My next thought was how much we care about the changed data - e.g. in some instances the only difference was that client.concentration.skew had changed very slightly.

But when I re-ran only looking at the changes to client.proxies, it still found c. 6.5 million changes, so it looks like most of these changes are real and useful. (I guess we could also check whether any of those were just changes in the order of the array, but @kostajh's analysis suggests most of the differences would be real.)

@Tchanders, @Ladsgroup and I met yesterday (notes) to talk through the numbers above.

To recap, between one day and the next, we have approximately:

  • 2 million IP addresses to drop
  • 2.5 million IP addresses (+ metadata) to insert
  • 6 million IP addresses for which we need to update metadata

@Ladsgroup confirmed that this volume of INSERT/UPDATE/DELETE queries is fine, but requested that we spread out the workload over a period of 6 hours.

@Tchanders and I then discussed briefly what our workflow for updates might look like. In general, it sounds like the proposal in T305724#8917809 would work fine. The last step, Iterate over all lines in $YESTERDAY_DUMP_FILE, find lines that do not exist in $CURRENT_DAY_DUMP_FILE is going to be slow, but it sounds like that would work to our advantage given the need to not do a bunch of DELETE queries all at once. (We could speed up the process of getting rows to DELETE by using @Tchanders's script, but, that uses sort which balloons to > 30 GB of RAM when I run it locally, so I doubt that will work well in the production Kubernetes job.)

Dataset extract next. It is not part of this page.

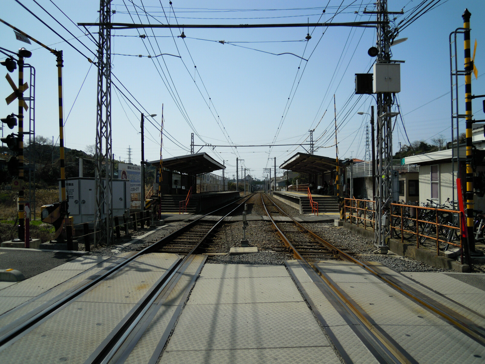 Iyo Railway Nishikinuyama Station
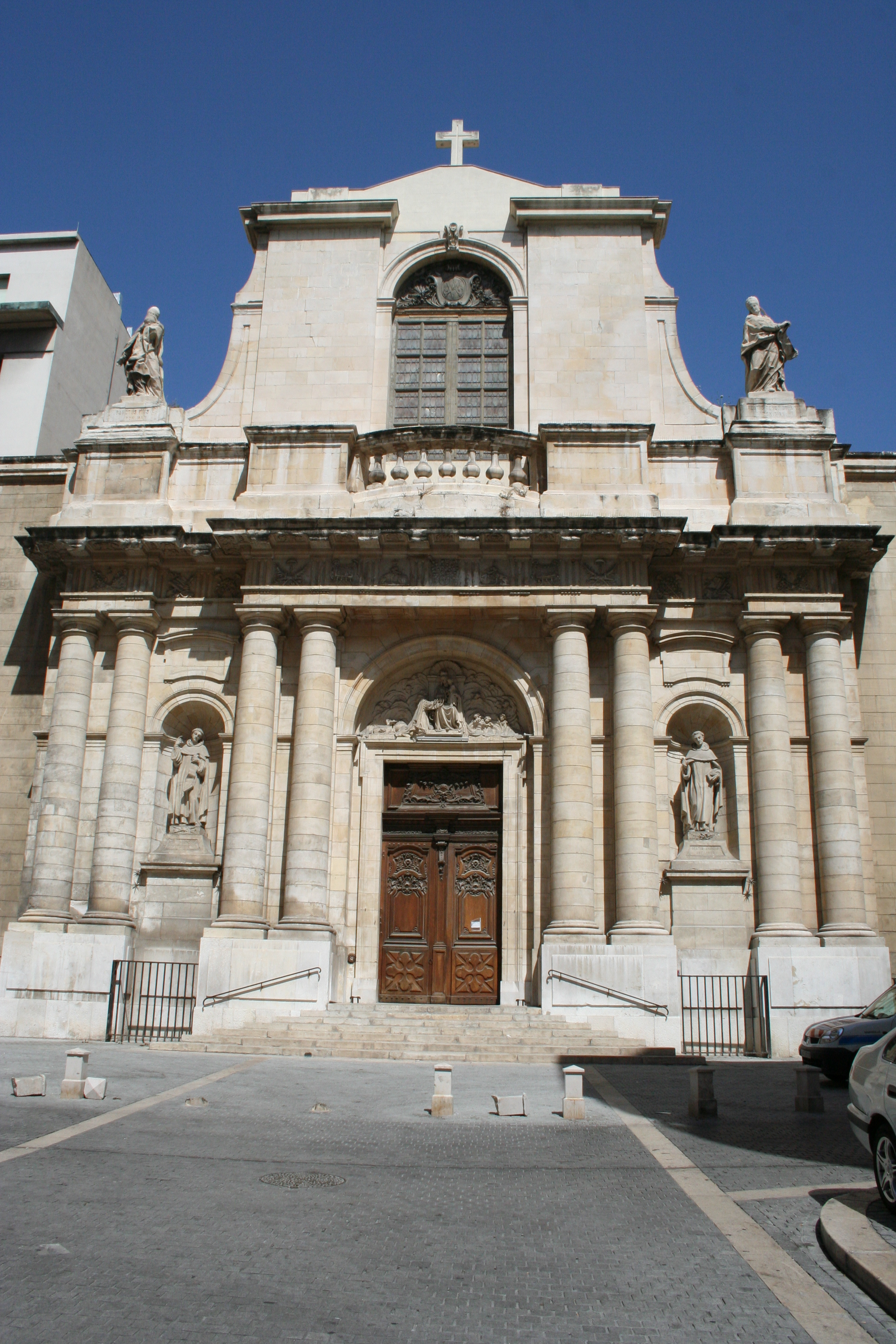 Façade de l'église saint-Cannat à Marseille.

@Tchanders and I then discussed briefly what our workflow for updates might look like. In general, it sounds like the proposal in T305724#8917809 would work fine. The last step, Iterate over all lines in $YESTERDAY_DUMP_FILE, find lines that do not exist in $CURRENT_DAY_DUMP_FILE is going to be slow, but it sounds like that would work to our advantage given the need to not do a bunch of DELETE queries all at once. (We could speed up the process of getting rows to DELETE by using @Tchanders's script, but, that uses sort which balloons to > 30 GB of RAM when I run it locally, so I doubt that will work well in the production Kubernetes job.)

I've implemented a more RAM-efficient sort if that helps - latest version of the MR.